Submodular Benchmark Selection

arXiv cs.AI / 5/5/2026

📰 NewsIdeas & Deep AnalysisModels & Research

Key Points

  • The paper addresses the high cost of evaluating large language models across many correlated benchmarks by framing benchmark subset selection as submodular maximization under a multivariate Gaussian assumption.
  • It derives natural objectives based on entropy (log-determinant covariance) and mutual information between selected and remaining benchmarks, showing that entropy is submodular and connects to pivoted Cholesky with spectral residual bounds.
  • It finds that mutual information is generally non-monotone, but is empirically monotone for small subsets, enabling greedy optimization.
  • Experiments using three matrices derived from ten public leaderboards indicate that mutual-information-based selection performs better than entropy-based selection for imputation when selecting small subsets.

Abstract

Evaluating large language models across many benchmarks is expensive, yet many benchmarks are highly correlated. We formalize the selection of a small, informative subset as submodular maximization under a multivariate Gaussian model.
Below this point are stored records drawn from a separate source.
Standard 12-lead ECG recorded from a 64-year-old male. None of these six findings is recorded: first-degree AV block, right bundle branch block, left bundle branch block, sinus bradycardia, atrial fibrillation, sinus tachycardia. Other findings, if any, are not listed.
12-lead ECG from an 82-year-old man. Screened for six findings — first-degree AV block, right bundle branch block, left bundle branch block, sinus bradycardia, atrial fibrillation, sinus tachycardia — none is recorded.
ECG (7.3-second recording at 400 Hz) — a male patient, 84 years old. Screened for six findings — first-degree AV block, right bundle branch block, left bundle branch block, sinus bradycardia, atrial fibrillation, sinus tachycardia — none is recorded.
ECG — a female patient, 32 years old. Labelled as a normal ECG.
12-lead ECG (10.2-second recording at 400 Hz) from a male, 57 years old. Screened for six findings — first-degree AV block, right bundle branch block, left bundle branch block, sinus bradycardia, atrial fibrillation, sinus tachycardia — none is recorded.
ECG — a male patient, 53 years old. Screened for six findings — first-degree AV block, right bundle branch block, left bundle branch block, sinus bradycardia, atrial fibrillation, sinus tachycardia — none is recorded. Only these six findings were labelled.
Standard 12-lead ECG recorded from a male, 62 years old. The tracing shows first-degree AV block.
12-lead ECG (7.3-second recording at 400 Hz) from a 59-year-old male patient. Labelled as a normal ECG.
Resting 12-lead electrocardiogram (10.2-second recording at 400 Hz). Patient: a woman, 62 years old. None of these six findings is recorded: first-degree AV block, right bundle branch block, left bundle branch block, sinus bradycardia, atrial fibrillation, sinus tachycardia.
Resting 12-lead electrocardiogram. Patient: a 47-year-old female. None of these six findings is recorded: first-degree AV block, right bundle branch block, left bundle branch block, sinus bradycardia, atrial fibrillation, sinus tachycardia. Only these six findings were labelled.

Entropy (log-determinant covariance) and mutual information between selected and remaining benchmarks arise as natural objectives. Both are submodular; entropy selection coincides with pivoted Cholesky and has spectral residual bounds, while mutual information is non-monotone in general but empirically monotone for small subsets, so we optimize it greedily. Experiments on three matrices from ten public leaderboards show that mutual information selection outperforms entropy for imputation at small subsets.